*** Available data ***

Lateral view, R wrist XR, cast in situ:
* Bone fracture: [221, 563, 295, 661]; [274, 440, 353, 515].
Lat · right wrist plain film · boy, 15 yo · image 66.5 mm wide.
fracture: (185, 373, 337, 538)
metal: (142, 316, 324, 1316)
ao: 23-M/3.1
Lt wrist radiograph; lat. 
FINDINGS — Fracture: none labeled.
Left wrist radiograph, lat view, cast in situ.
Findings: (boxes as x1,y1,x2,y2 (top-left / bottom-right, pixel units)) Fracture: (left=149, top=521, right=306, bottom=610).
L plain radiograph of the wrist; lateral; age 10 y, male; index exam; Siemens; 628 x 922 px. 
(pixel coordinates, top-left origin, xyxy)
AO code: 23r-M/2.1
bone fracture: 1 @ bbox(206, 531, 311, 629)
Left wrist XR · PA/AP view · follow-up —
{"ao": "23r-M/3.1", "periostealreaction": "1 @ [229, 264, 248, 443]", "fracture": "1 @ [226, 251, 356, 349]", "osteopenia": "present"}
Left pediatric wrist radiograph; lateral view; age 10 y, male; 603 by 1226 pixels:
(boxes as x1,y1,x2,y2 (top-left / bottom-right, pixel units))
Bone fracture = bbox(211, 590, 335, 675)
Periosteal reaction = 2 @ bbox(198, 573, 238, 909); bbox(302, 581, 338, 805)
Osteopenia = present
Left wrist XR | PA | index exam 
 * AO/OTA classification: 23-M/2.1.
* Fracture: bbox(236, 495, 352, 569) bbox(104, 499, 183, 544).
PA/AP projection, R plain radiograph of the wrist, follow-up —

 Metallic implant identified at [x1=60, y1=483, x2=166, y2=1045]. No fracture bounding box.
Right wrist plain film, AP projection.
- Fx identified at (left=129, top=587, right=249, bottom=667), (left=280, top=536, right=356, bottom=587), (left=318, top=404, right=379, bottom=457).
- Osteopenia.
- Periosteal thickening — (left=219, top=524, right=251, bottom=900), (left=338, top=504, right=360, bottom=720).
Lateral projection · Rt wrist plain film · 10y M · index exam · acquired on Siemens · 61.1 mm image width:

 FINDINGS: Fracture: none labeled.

*** End of Available data ***

About this task: Would you output, from the records above, exactly the run of lines that starts at the line containing "ao: 23-M/3.1" and ends at the line containing "PA/AP projection, R", and only that run?

Written response:
ao: 23-M/3.1
Lt wrist radiograph; lat. 
FINDINGS — Fracture: none labeled.
Left wrist radiograph, lat view, cast in situ.
Findings: (boxes as x1,y1,x2,y2 (top-left / bottom-right, pixel units)) Fracture: (left=149, top=521, right=306, bottom=610).
L plain radiograph of the wrist; lateral; age 10 y, male; index exam; Siemens; 628 x 922 px. 
(pixel coordinates, top-left origin, xyxy)
AO code: 23r-M/2.1
bone fracture: 1 @ bbox(206, 531, 311, 629)
Left wrist XR · PA/AP view · follow-up —
{"ao": "23r-M/3.1", "periostealreaction": "1 @ [229, 264, 248, 443]", "fracture": "1 @ [226, 251, 356, 349]", "osteopenia": "present"}
Left pediatric wrist radiograph; lateral view; age 10 y, male; 603 by 1226 pixels:
(boxes as x1,y1,x2,y2 (top-left / bottom-right, pixel units))
Bone fracture = bbox(211, 590, 335, 675)
Periosteal reaction = 2 @ bbox(198, 573, 238, 909); bbox(302, 581, 338, 805)
Osteopenia = present
Left wrist XR | PA | index exam 
 * AO/OTA classification: 23-M/2.1.
* Fracture: bbox(236, 495, 352, 569) bbox(104, 499, 183, 544).
PA/AP projection, R plain radiograph of the wrist, follow-up —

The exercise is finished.